I have a lot of sympathy for the IBO, having to pull a grade out from incomplete knowledge. And so far, despite my grumbling about the IA examining, I think this is valid.

And then, at the "scaled mark -> IB grade" process, it all falls apart. The use of grade boundaries is inappropriate --- I think it is appalling --- and likely an oversight. The IBO is probably going to get sued over this.

The fact that the boundaries are highly similar to the M19 boundaries suggest that it is simply inherited (with unknown adjustments). However, this skips over the point that the variations in grade boundaries is to adjust for difficulty differences in the exam papers, which do not exist in M20.

This year, the inputs are restricted to PG and IA, and are agnostic to subject, level, nor timezone. However, the grade output is determined by the subject, level, and timezone.

Practically, this means that a student of mine, with PG = 5, and IA = 10 / 24, gets 58%. For Chem TZ2 HL, this translates into a "4". If she just do chem in the Americas, this 58% would still earn her a "5" (??). How is this legit?

This graph shows how wild the grade boundaries are, for three sciences that have similar examining structure. For this to be valid, it requires that teachers assign PGs differently across subjects, across levels, and across timezones; or IAs are marked differently across subjects, across levels, and across timezones.

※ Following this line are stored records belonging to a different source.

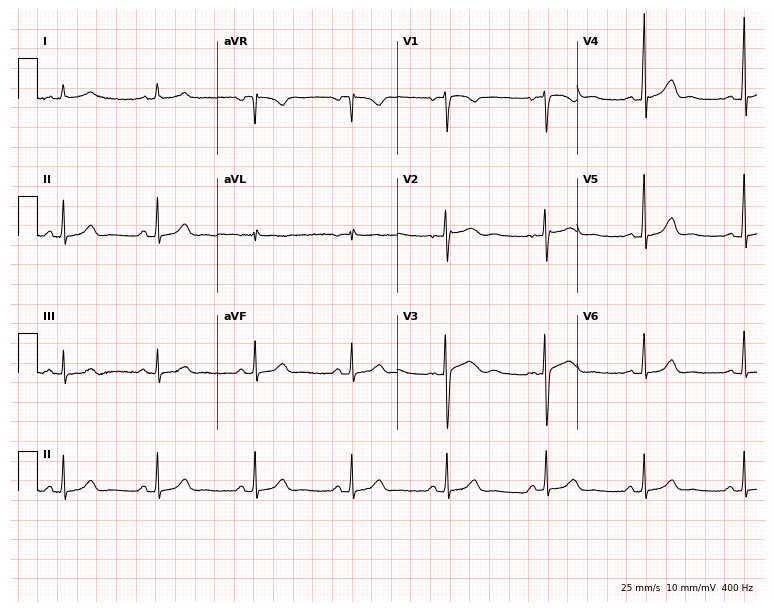
ECG — a woman, 49 years old. Labelled as a normal ECG.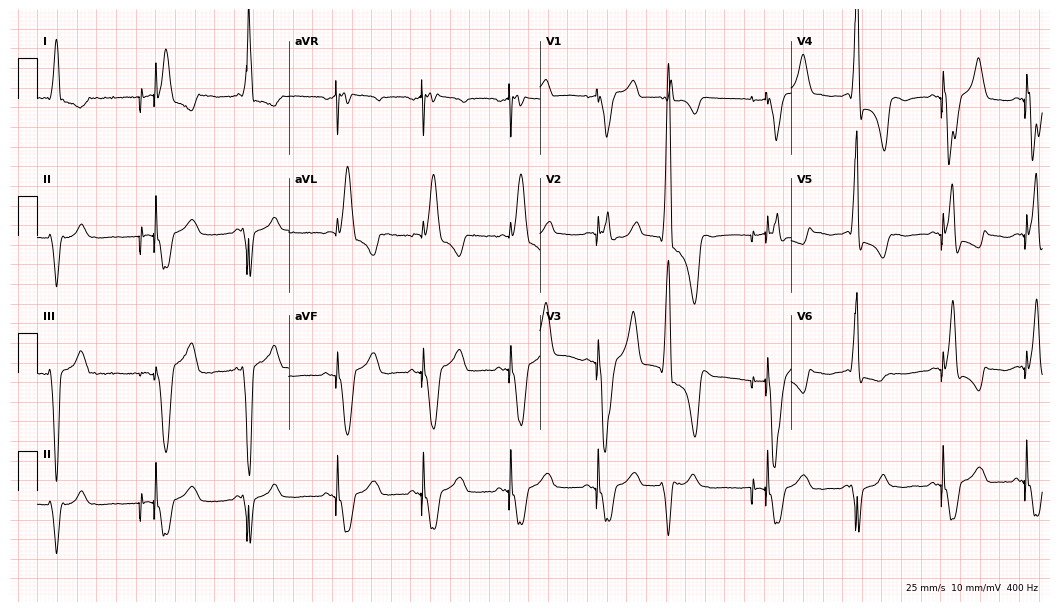
ECG — a woman, 78 years old. Screened for six findings — first-degree AV block, right bundle branch block, left bundle branch block, sinus bradycardia, atrial fibrillation, sinus tachycardia — none is recorded.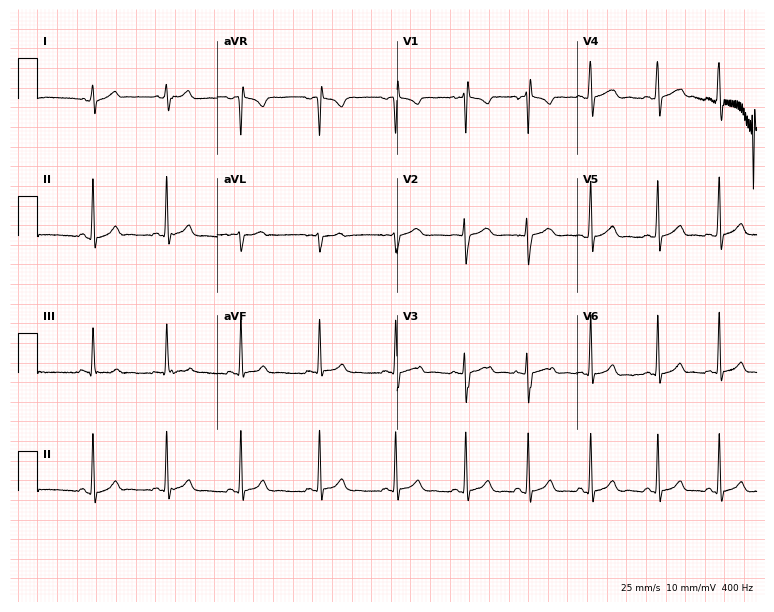
Standard 12-lead ECG recorded from a woman, 17 years old (7.3-second recording at 400 Hz). Read as a normal ECG.

But if PGs and IAs are changes with subject / levels / timezones, then there could be no meaningful comparison of them, and the entire exercise is invalid. The use of PG and IA as input for varying grade boundaries is a contradiction. Let me repeat this: I think it is appalling --- and likely an oversight. The IBO is probably going to get sued over this.

In the most extreme cases (illustrated for 61%), the same face-value % could have gotten a student either a 4 or a 7.

Personally, as someone who teaches mostly Chem HL TZ2, I feel that my students were treated unfairly, and feel quite upset about it.

# Conclusion

The pandemic is not a choice, and the IBO decided that they need to fulfill their duty in assigning grades. They have developed a model that rolls together lots of data to evaluate a grade. It's a complex process that is tailored for each time-zone, each school, each subject, and each subject level, and one that the IBO is holding secret up to now.

The central finding here is that, hey, the complex model is not actually so complex, and (at least for chemistry) the scaled mark is formed purely from four components:

(March) PG by the teacher
(externally assessed) IA mark
historical PG plays a role in either the weighing of (1) and (2), or as the fudge factor
historical grades plays a role in either the weighing of (1) and (2), or as the fudge factor

This scaled mark is then (tragically, inappropriately, unfairly) applied against the M19 grade boundaries to generate an IB grade.

What do I think? For the most part, it's the best that can be done for the circumstances. Mind you, my context is one of a large cohort, with lots of past history to go with, and at least one piece of coursework. In the cases of low enrollments, new schools, Further Maths (where there is no coursework), I don't know how the prediction could be valid. (Maybe there is a different model there, but I don't know.)

No, what do you *really* think?

I think our education system is flawed. As in, the idea that society should put people in school, Sep-July, until they are 24, then set them off into the world, is bizarre. As in, the notion of examinations is mostly a credentialing exercise, and would do well to be replaced by more functional activities.

As in, I love learning, and as a PhD chemist, with 4.xx GPA in multiple majors, > 45 IB points, "the system" has treated me well, but I still believe that at least 80% of my schooling was a waste of time. As in, I wish we can re-imagine society around learning, but not in the way that we are doing it. I think we can do better.

I have a lot of sympathy for the IBO feeling that they need to pull a rabbit out of the hat. I believe that they have worked with good hearts, and with generous respect, care, and consideration --- in an equally difficult personal times for them --- but I have the feeling that they are going to get mired in many, many lawsuits.